«Une patente. Une autre affaire. Un show pas normal», a averti un Serge Denoncourt en béquilles, dans son laïus qui a précédé la première de GRUBB à Montréal.

Les 27 «petits» Roms de cette aventure éducative, humanitaire et artistique qui respire l'amour et la sincérité sont arrivés en rang, d'un pas subtil et rythmé, sur la scène de la salle Pierre-Mercure. Puis, ces talentueux ados artistes qui brûlent les planches se sont lancés dans une chorégraphie de groupe, hybride entre gestes d'inspiration gitane et modernité de vidéoclip.

À l'arrière-plan, un choeur de trompettistes, clarinettistes et autres trombonistes enveloppaient de sonorités chaudes et envoûtantes le récit des Gypsy Roma Urban Balkan Beats.

Chaussés de baskets Converse, habillés en jeans, mais portant aussi les traces d'un héritage lourd de stigmates et de blessures, mais aussi d'une inestimable richesse culturelle, les 27 Roms de ce projet fou de Serge Denoncourt ont tout de suite gagné l'affection d'un public heureux de les rencontrer enfin. De belles têtes, de bons danseurs, et aussi des conteurs fiers qui sont venus jusqu'ici nous parler de leur réalité contemporaine.

Au milieu d'une scène meublée par des pièces de carton se transformant tantôt en maisons, tantôt en voiture, l'équipée de Roms a défait un à un les préjugés et idées fausses les concernant.

Parias d'Europe, persécutés, rejetés des employeurs, taxés d'être des voleurs, des menteurs, des nomades... À travers un exposé un brin didactique des douleurs quotidiennes des Roms, GRUBB est aussi l'épanouissement de réels talents, l'explosion contagieuse de l'énergie et de la volonté de jeunes emblèmes d'une génération aux influences multiples. Le tout sur une musique irrésistible qui nous fait taper du pied et des mains dans une ambiance festive et rassembleuse.

Mise en scène dynamique

Que ce soit dans le gansta rap de l'un, dans les déhanchements arabisants de l'autre, dans les danses de groupe ou les envolées vocales d'un jeune ange qui semble tombé du ciel, GRUBB offre à voir et à entendre l'expérience réelle et complexe de ces ados serbes. Une cohorte inclassable, qui chante la fierté de son peuple, mais qui embrasse aussi son appartenance à une jeunesse «mondialisée» et multiculturelle.

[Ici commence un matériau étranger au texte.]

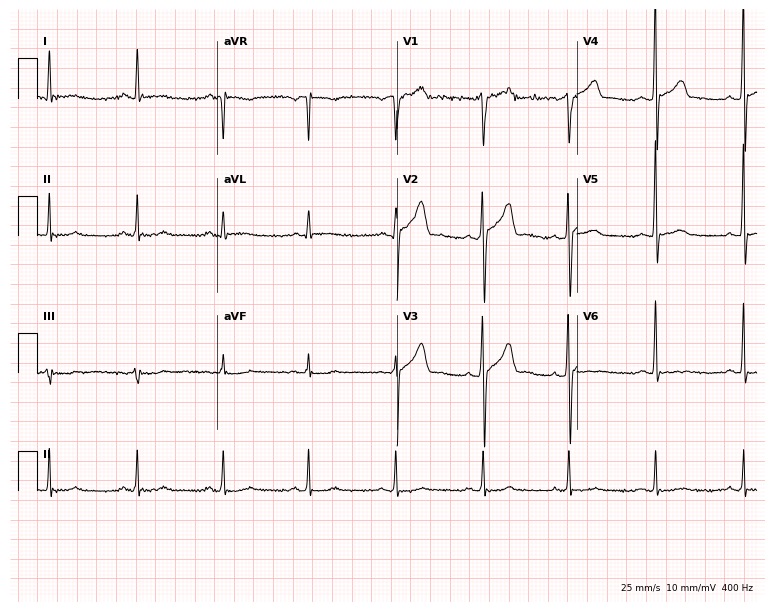
ECG (7.3-second recording at 400 Hz) — a male, 48 years old. Labelled as a normal ECG.
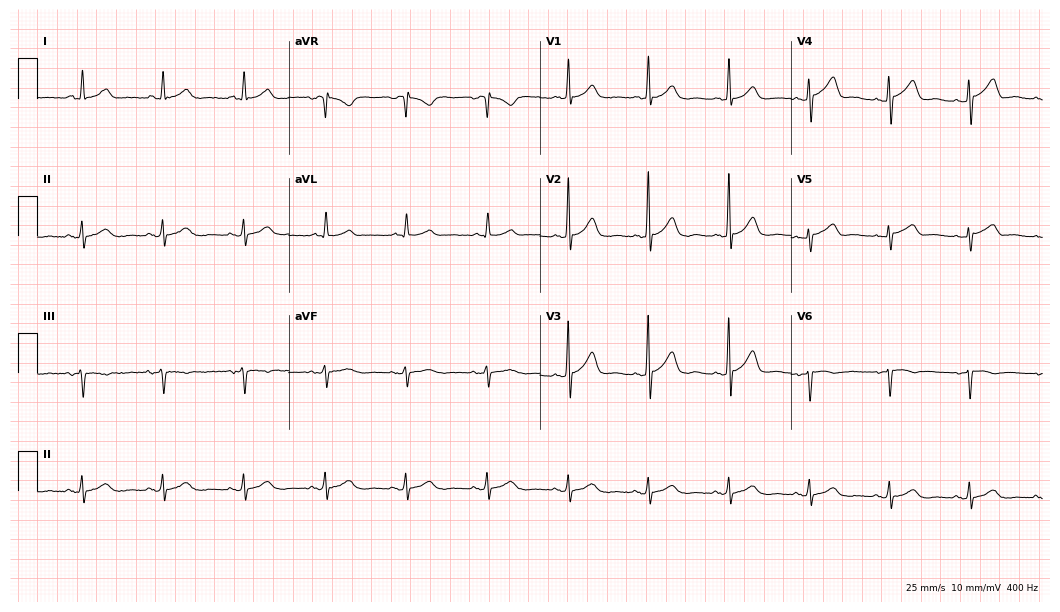
Electrocardiogram, a woman, 69 years old. Of the six screened findings (first-degree AV block, right bundle branch block, left bundle branch block, sinus bradycardia, atrial fibrillation, sinus tachycardia), none is recorded. Only these six findings were labelled.

Ne serait-ce que pour sa portée humanitaire, GRUBB se doit d'être vu. Mais au-delà de la noblesse de la cause, il y a surtout le spectacle d'une bande de jeunes gens inspirés, intéressants et captivants dans une mise en scène efficace, jamais statique, qui met en valeur la culture de ceux que l'on nomme les «enfants cartons» et leur très grand et légitime espoir de cheminer vers un avenir meilleur.

Au-delà des préjugés, ils savent fêter, chanter, vivre. Et surtout, ils ont une âme.